#### [YOUR TASK]
Find and copy each line of the records where the string "sample" shows up.

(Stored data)
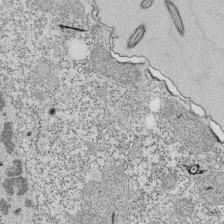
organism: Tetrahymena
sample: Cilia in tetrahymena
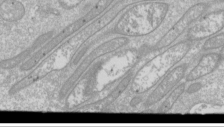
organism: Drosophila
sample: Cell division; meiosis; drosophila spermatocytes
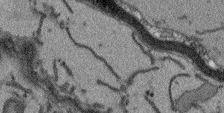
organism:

==

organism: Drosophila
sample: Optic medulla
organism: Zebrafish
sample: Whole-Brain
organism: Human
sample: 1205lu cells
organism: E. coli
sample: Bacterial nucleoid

#### [OUTPUT FOR THIS EXERCISE]
sample: Cilia in tetrahymena
sample: Cell division; meiosis; drosophila spermatocytes
sample: Optic medulla
sample: Whole-Brain
sample: 1205lu cells
sample: Bacterial nucleoid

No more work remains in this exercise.